Thanks for your very concise summary. I've responded to few of these types of blog posts But your summary is the best.

The wheel will turn. But will those who played games peoples lives be called to account? I wish that there was someone collating evidence that could be used in future legal cases.

Peter / Melbourne Australia

Anonymous wrote 18 weeks 1 day ago

Consider the failed XMRV/CFS studies. An analysis of the British Medical Journal’s (Van Kuppeveld et al's) science on XMRV, presented as the "trump card" in negative XMRV/CFS research, reveals that their 20 year old blood samples were not from Chronic Fatigue Syndrome (ME/CFS) patients, and not remotely comparable to the Science CFS cohort. The BMJ (Nijmegen team) represented their cohort as CFS, when in fact they were studying the blood of tired, depressed patients. Here's the evidence:

Some shocking quotes from the study where the BMJ and Nijmegen’s 20 year old blood came from:
• “Information on physical abnormalities and treatment relied on self-report”.
• “Using a score of 16 or more, 36% of patients could be considered as having a clinical depression.”
• “To test generalizability, the present study sample was compared with a recently tested group of 68 patients with Unexplained Fatigue” (not CFS).
• And the clincher: the source of the blood came from a study where they, “Minimalized the risk of including patients with delayed convalescence of a viral infection”.

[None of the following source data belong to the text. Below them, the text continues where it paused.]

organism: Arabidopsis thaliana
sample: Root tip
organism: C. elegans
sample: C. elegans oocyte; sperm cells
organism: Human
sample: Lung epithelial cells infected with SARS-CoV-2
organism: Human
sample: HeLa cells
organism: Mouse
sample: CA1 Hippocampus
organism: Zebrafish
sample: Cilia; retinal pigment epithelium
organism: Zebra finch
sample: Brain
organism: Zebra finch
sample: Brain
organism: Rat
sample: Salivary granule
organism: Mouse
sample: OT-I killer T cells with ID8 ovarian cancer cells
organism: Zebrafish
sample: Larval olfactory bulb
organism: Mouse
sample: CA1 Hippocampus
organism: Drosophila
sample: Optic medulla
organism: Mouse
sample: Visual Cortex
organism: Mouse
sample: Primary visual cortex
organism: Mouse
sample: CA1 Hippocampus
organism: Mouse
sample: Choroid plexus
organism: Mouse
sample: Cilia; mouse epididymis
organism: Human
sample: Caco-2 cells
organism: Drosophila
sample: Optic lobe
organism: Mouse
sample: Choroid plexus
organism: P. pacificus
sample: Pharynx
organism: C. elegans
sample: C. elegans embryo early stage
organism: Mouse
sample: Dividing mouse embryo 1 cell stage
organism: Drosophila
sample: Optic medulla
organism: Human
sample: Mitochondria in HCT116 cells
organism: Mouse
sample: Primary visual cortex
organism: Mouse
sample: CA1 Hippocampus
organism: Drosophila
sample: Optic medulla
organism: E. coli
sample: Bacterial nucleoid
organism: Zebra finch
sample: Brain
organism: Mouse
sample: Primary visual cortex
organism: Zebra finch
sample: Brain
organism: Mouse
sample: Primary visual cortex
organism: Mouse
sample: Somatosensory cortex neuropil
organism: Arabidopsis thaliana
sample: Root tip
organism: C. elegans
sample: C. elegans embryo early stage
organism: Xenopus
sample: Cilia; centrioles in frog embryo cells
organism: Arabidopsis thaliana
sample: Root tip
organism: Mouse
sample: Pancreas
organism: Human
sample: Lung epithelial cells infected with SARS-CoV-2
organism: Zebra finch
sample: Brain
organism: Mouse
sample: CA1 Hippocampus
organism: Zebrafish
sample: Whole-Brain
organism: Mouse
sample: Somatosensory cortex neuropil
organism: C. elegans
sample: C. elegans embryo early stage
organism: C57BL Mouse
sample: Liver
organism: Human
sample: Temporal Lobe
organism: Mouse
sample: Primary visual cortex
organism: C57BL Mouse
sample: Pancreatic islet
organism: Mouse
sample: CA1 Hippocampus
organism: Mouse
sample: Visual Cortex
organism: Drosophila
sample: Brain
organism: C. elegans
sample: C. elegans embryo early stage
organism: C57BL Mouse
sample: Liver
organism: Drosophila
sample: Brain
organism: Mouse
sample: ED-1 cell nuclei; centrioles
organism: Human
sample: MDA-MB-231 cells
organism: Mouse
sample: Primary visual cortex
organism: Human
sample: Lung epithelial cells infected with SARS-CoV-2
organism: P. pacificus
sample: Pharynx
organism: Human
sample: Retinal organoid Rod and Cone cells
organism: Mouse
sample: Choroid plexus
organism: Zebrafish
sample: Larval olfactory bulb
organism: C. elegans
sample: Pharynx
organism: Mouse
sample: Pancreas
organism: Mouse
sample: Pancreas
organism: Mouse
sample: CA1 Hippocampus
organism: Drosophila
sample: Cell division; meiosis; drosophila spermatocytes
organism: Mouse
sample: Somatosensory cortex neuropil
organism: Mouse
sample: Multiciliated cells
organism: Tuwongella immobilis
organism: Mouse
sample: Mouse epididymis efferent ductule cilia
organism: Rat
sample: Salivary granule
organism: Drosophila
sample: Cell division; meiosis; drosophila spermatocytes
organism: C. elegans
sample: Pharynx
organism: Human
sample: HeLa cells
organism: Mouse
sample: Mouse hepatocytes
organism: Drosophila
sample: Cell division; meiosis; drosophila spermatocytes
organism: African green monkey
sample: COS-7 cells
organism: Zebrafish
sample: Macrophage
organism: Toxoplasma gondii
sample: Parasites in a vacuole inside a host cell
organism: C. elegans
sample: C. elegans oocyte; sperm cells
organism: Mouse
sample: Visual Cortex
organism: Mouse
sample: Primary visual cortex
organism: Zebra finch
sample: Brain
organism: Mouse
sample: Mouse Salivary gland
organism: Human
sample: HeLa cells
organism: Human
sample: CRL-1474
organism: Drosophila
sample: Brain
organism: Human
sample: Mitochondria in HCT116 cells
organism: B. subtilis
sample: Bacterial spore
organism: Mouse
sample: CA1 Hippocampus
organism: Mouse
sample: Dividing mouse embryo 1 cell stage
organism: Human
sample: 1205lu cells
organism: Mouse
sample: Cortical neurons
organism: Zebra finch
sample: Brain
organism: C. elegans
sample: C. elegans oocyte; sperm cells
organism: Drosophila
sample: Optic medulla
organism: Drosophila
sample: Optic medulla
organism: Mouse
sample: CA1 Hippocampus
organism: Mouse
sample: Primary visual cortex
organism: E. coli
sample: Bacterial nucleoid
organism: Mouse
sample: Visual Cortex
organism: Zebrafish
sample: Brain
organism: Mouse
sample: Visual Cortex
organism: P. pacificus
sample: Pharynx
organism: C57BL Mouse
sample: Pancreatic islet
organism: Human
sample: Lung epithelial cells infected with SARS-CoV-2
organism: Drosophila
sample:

For a detailed analysis of the BMJ article's flaws, complete with meticulous references, see: http://www.forums.aboutmecfs.org/showthread.php?3860-Scandal-in-BMJ-s-XMRV-CFS-Research the 5-part article Scandal in BMJ’s XMRV/CFS Research, posts #1,2,4,6,7. The BMJ stated their XMRV research was on a “well-defined cohort” of CFS patients, when it was on a group of depressed patients with Unexplained Fatigue – which had been explicitly screened to remove patients with “delayed convalescence of a viral infection”. Not much chance of finding XMRV in that cohort. How strong are the BMJ’s conclusions that XMRV isn’t in the UK – and that it isn’t associated with CFS! GSK has clearly distanced themselves from these failed studies.

In contrast, consider the latest research happening at ARUP, with the involvement of world-renowned Dr Ila Singh, one of the pioneers in XMRV/prostate cancer research. Cutting edge patient cohort selection. Cutting edge blood draws and analysis. And involvement by a world-renowned prostate cancer researcher Dr Singh in XMRV - who is clearly putting her reputation behind further XMRV/CFS research. After all, many patients in prostate and CFS cohorts have the RNase-L antiviral deficiency that she studied. Thank you to Dr Singh and her team for forging full-speed ahead in XMRV research on prostate cancer and Chronic Fatigue Syndrome (ME/CFS). She has wasted no time, testing 45 compounds and 28 drugs on XMRV - and being reported widely in media such as USA Today and Scientific American. Dr Singh clearly "gets" the plausability of the potential link with ME/CFS. As her team commented in their source article: http://www.plosone.org/article/fetchArticle.action?annotationId=info%3Adoi%2F10.1371%2Fannotation%2F5217bc5f-fac3-4cca-bb52-a6914754608c&articleURI=info%3Adoi%2F10.1371%2Fjournal.pone.0009948

"... the notion that a retrovirus might be involved in both cancer and a neuroimmune illness in humans is not without precedence. Human T-cell lymphotrophic virus, type 1 (HTLV-1), another retrovirus, causes both T-cell lymphoma/leukemia as well as tropical spastic paraparesis, a myelopathy due to immune defects
resulting from the viral infection."

Psychiatrists studying this viral neuro-immune disease have been stating for years that the most rigorous Canadian Criteria are just too difficult to apply in research. It’s a little like saying one should abandon speed limits because no one likes to follow them. Or lumping together appendicitis patients with diffuse stomach ache patients to "simplify" research. Like appendicitis, which has right-sided flank pain as a cardinal sign, ME/CFS's hallmark is post-exertional malaise - something the BMJ and other failed studies have conveniently dismissed. Pharma Giant GSK, it appears, does not agree with this cavalier treatment of ME/CFS, and thankfully will be dotting their i's and crossing their t's in their XMRV/CFS research.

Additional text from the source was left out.